Member of the National Assembly
- Incumbent
- Assumed office 10 March 2020
- Constituency: Garadagh-Binagadi-Yasamal

Personal details
- Born: Sabina Samad gizi Suleymanova 30 March 1993 (age 33)
- Party: New Azerbaijan Party
- Alma mater: Azerbaijan State Oil and Industry University Azerbaijan University of Languages

= Sabina Khasayeva =

Azerbaijani politician (born 1993)

Sabina Samad gizi Khasayeva (née Suleymanova; born 30 March 1993) is an Azerbaijani politician who has been a member of the National Assembly since 2020. She was the youngest MP elected at the 2020 Azerbaijani parliamentary election.

== Early life ==
Sabina Khasayeva was born on March 30, 1993. In 2010-2014, she received higher education in Scandinavian studies at Azerbaijan University of Languages. In 2016-2018, she received a master's degree in MBA at Azerbaijan State Oil and Industry University. She knows English and Norwegian.

=== Family ===
Sabina Khasayeva is married.

== Political Activity ==
In 2014 and 2019, Sabina Khasayeva was elected as a member of Lökbatan municipality from Garadagh-Binagadi-Yasamal District No. 12.

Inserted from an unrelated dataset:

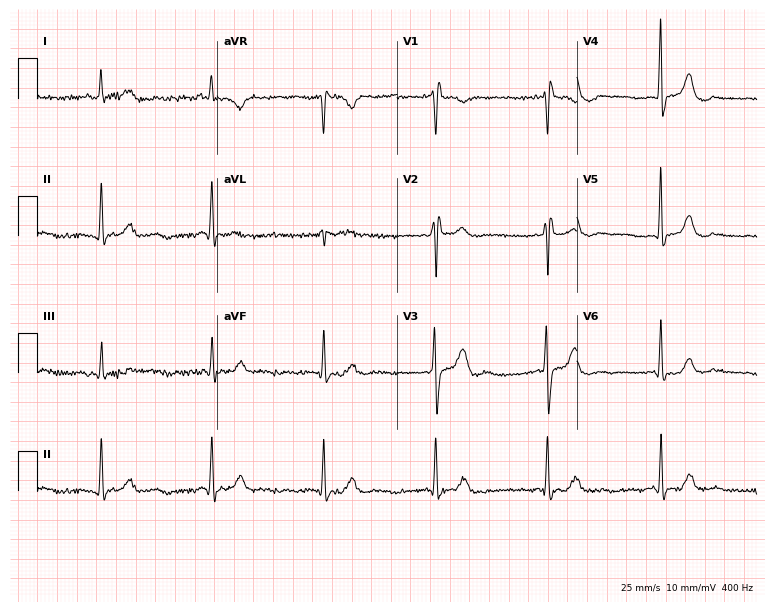
Resting 12-lead electrocardiogram (7.3-second recording at 400 Hz). Patient: an 83-year-old male. The tracing shows atrial fibrillation.
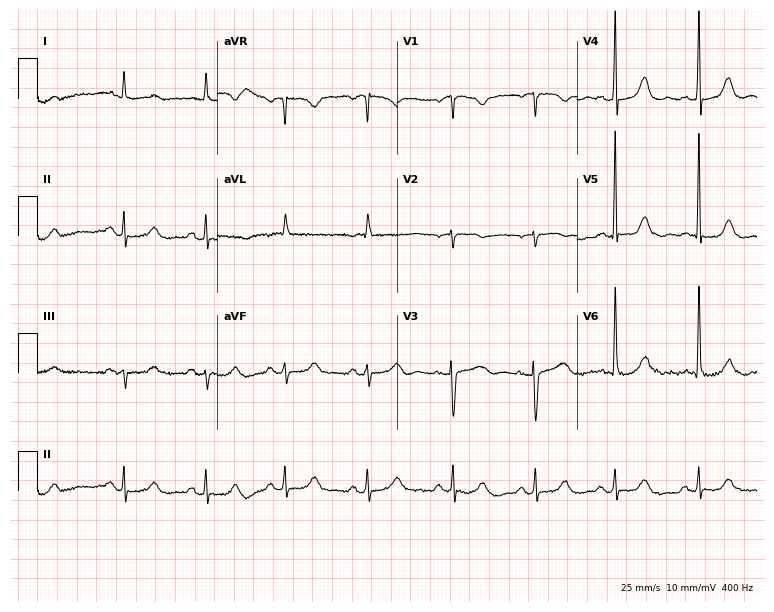
ECG (7.3-second recording at 400 Hz) — a female, 80 years old. Screened for six findings — first-degree AV block, right bundle branch block, left bundle branch block, sinus bradycardia, atrial fibrillation, sinus tachycardia — none is recorded.

In the Parliamentary elections held on February 9, 2020, Sabina Khasayeva, the candidate of the New Azerbaijan Party (YAP) from the 12th Garadagh-Binagadi-Yasamal constituency, was elected to the 6th convocation of the National Assembly.

Sabina Khasayeva is a member of the Regional Affairs Committee of the National Assembly.